In reaching its conclusions, the court evaluated the offer and sale of digital tokens by assessing the economic reality of how the tokens were promoted rather than the terminology used to describe them. As explained by Judge Dearie, quoting Supreme Court precedent, "form should be disregarded for substance and the emphasis should be on economic reality." This is a standard approach for determining whether something is a security and highlights the point that carefully curated language will not insulate digital token sellers from regulatory oversight if the economic realities of their activities amount to the offer or sale of investment contracts.
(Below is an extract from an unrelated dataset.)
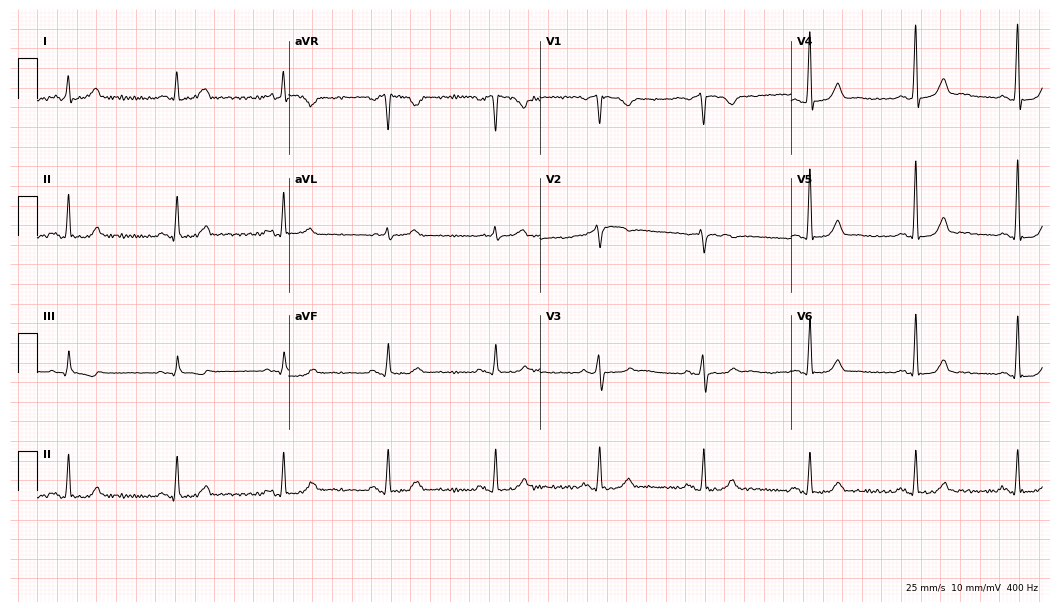
12-lead ECG from a 68-year-old male. Recorded interpretation: within normal limits.
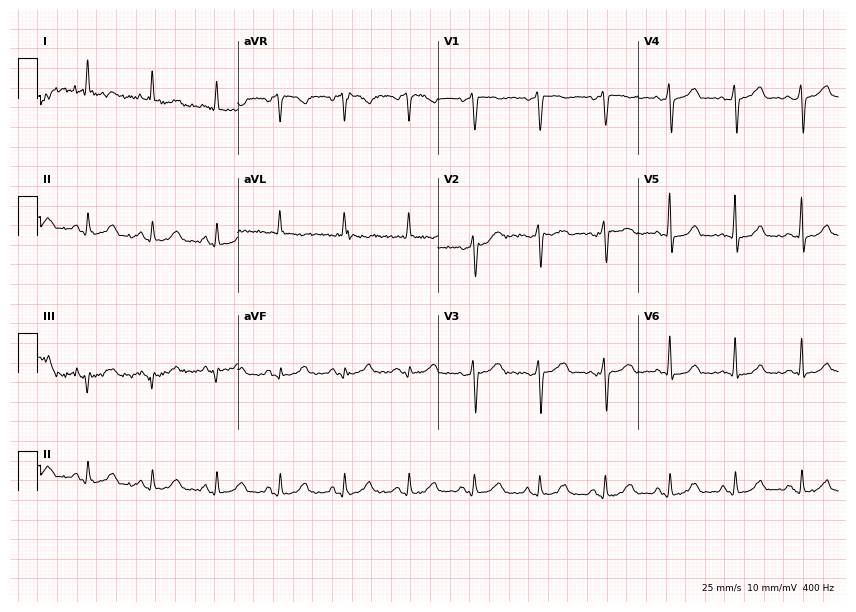
12-lead ECG from a 71-year-old woman. No first-degree AV block, right bundle branch block (RBBB), left bundle branch block (LBBB), sinus bradycardia, atrial fibrillation (AF) or sinus tachycardia recorded for this tracing. Other findings, if any, are not listed.

Finally, this order is a win for both the DOJ and SEC, and reflects a growing body of judicial precedent supporting the SEC's position that digital tokens offered and sold to the public are securities. While both the Zalavskisy enforcement actions and Centra Tech lawsuit involve allegations of fraud, with each ruling that digital tokens are or may be investment contracts, even at the preliminary stages of a case, the likelihood of a different finding in cases where there is no allegation of fraud becomes more remote.